Action item: Every record must be restated exactly. Drop the images.

Data extracted from a collection:

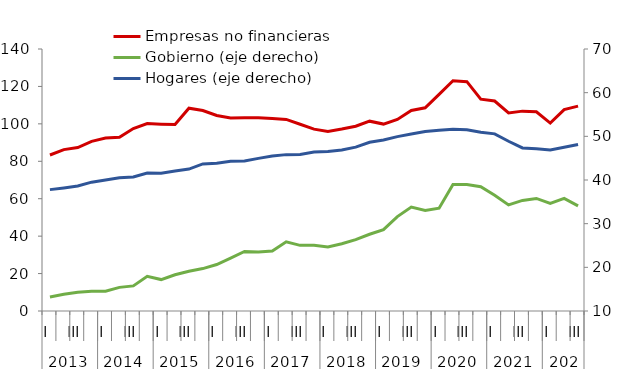
| Category | Empresas no financieras  |
|---|---|
| 0 | 83.37 |
| 1 | 86.225 |
| 2 | 87.367 |
| 3 | 90.656 |
| 4 | 92.436 |
| 5 | 92.789 |
| 6 | 97.526 |
| 7 | 100.137 |
| 8 | 99.842 |
| 9 | 99.634 |
| 10 | 108.349 |
| 11 | 107.148 |
| 12 | 104.451 |
| 13 | 103.113 |
| 14 | 103.211 |
| 15 | 103.226 |
| 16 | 102.827 |
| 17 | 102.353 |
| 18 | 99.792 |
| 19 | 97.192 |
| 20 | 95.915 |
| 21 | 97.239 |
| 22 | 98.733 |
| 23 | 101.441 |
| 24 | 99.878 |
| 25 | 102.347 |
| 26 | 107.123 |
| 27 | 108.591 |
| 28 | 115.761 |
| 29 | 123.073 |
| 30 | 122.535 |
| 31 | 113.171 |
| 32 | 112.199 |
| 33 | 105.847 |
| 34 | 106.8 |
| 35 | 106.448 |
| 36 | 100.415 |
| 37 | 107.587 |
| 38 | 109.485 |
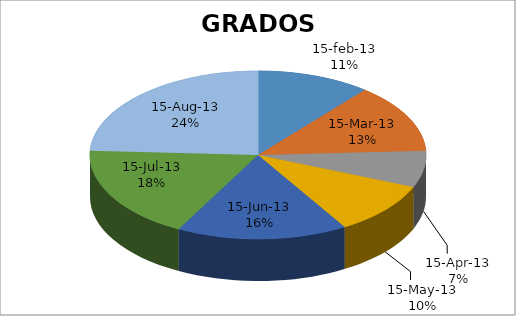
| Category | Series 0 |
|---|---|
| 41320.0 | 14 |
| 41390.0 | 17 |
| 41432.0 | 9 |
| 41467.0 | 13 |
| 41529.0 | 21 |
| 41572.0 | 23 |
| 41620.0 | 31 |
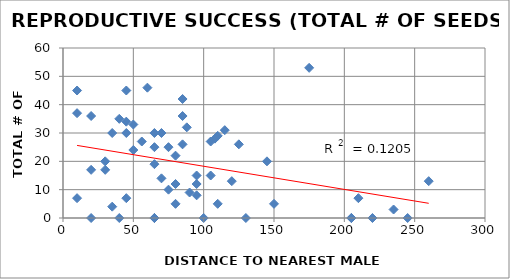
| Category | FER |
|---|---|
| 10.0 | 7 |
| 10.0 | 37 |
| 10.0 | 45 |
| 20.0 | 17 |
| 20.0 | 36 |
| 20.0 | 0 |
| 30.0 | 20 |
| 30.0 | 17 |
| 35.0 | 30 |
| 35.0 | 4 |
| 40.0 | 0 |
| 40.0 | 35 |
| 45.0 | 34 |
| 45.0 | 7 |
| 45.0 | 30 |
| 45.0 | 45 |
| 50.0 | 24 |
| 50.0 | 33 |
| 56.0 | 27 |
| 60.0 | 46 |
| 65.0 | 30 |
| 65.0 | 0 |
| 65.0 | 25 |
| 65.0 | 0 |
| 65.0 | 19 |
| 70.0 | 30 |
| 70.0 | 14 |
| 75.0 | 10 |
| 75.0 | 25 |
| 80.0 | 22 |
| 80.0 | 12 |
| 80.0 | 5 |
| 85.0 | 42 |
| 85.0 | 26 |
| 85.0 | 36 |
| 88.0 | 32 |
| 90.0 | 9 |
| 95.0 | 8 |
| 95.0 | 12 |
| 95.0 | 15 |
| 100.0 | 0 |
| 105.0 | 15 |
| 105.0 | 27 |
| 108.0 | 28 |
| 110.0 | 29 |
| 110.0 | 5 |
| 115.0 | 31 |
| 120.0 | 13 |
| 125.0 | 26 |
| 130.0 | 0 |
| 145.0 | 20 |
| 150.0 | 5 |
| 175.0 | 53 |
| 205.0 | 0 |
| 205.0 | 0 |
| 210.0 | 7 |
| 220.0 | 0 |
| 235.0 | 3 |
| 245.0 | 0 |
| 260.0 | 13 |

Answer space:
| Category | Empresas no financieras  |
|---|---|
| 0 | 83.37 |
| 1 | 86.225 |
| 2 | 87.367 |
| 3 | 90.656 |
| 4 | 92.436 |
| 5 | 92.789 |
| 6 | 97.526 |
| 7 | 100.137 |
| 8 | 99.842 |
| 9 | 99.634 |
| 10 | 108.349 |
| 11 | 107.148 |
| 12 | 104.451 |
| 13 | 103.113 |
| 14 | 103.211 |
| 15 | 103.226 |
| 16 | 102.827 |
| 17 | 102.353 |
| 18 | 99.792 |
| 19 | 97.192 |
| 20 | 95.915 |
| 21 | 97.239 |
| 22 | 98.733 |
| 23 | 101.441 |
| 24 | 99.878 |
| 25 | 102.347 |
| 26 | 107.123 |
| 27 | 108.591 |
| 28 | 115.761 |
| 29 | 123.073 |
| 30 | 122.535 |
| 31 | 113.171 |
| 32 | 112.199 |
| 33 | 105.847 |
| 34 | 106.8 |
| 35 | 106.448 |
| 36 | 100.415 |
| 37 | 107.587 |
| 38 | 109.485 |
| Category | Series 0 |
|---|---|
| 41320.0 | 14 |
| 41390.0 | 17 |
| 41432.0 | 9 |
| 41467.0 | 13 |
| 41529.0 | 21 |
| 41572.0 | 23 |
| 41620.0 | 31 |
| Category | FER |
|---|---|
| 10.0 | 7 |
| 10.0 | 37 |
| 10.0 | 45 |
| 20.0 | 17 |
| 20.0 | 36 |
| 20.0 | 0 |
| 30.0 | 20 |
| 30.0 | 17 |
| 35.0 | 30 |
| 35.0 | 4 |
| 40.0 | 0 |
| 40.0 | 35 |
| 45.0 | 34 |
| 45.0 | 7 |
| 45.0 | 30 |
| 45.0 | 45 |
| 50.0 | 24 |
| 50.0 | 33 |
| 56.0 | 27 |
| 60.0 | 46 |
| 65.0 | 30 |
| 65.0 | 0 |
| 65.0 | 25 |
| 65.0 | 0 |
| 65.0 | 19 |
| 70.0 | 30 |
| 70.0 | 14 |
| 75.0 | 10 |
| 75.0 | 25 |
| 80.0 | 22 |
| 80.0 | 12 |
| 80.0 | 5 |
| 85.0 | 42 |
| 85.0 | 26 |
| 85.0 | 36 |
| 88.0 | 32 |
| 90.0 | 9 |
| 95.0 | 8 |
| 95.0 | 12 |
| 95.0 | 15 |
| 100.0 | 0 |
| 105.0 | 15 |
| 105.0 | 27 |
| 108.0 | 28 |
| 110.0 | 29 |
| 110.0 | 5 |
| 115.0 | 31 |
| 120.0 | 13 |
| 125.0 | 26 |
| 130.0 | 0 |
| 145.0 | 20 |
| 150.0 | 5 |
| 175.0 | 53 |
| 205.0 | 0 |
| 205.0 | 0 |
| 210.0 | 7 |
| 220.0 | 0 |
| 235.0 | 3 |
| 245.0 | 0 |
| 260.0 | 13 |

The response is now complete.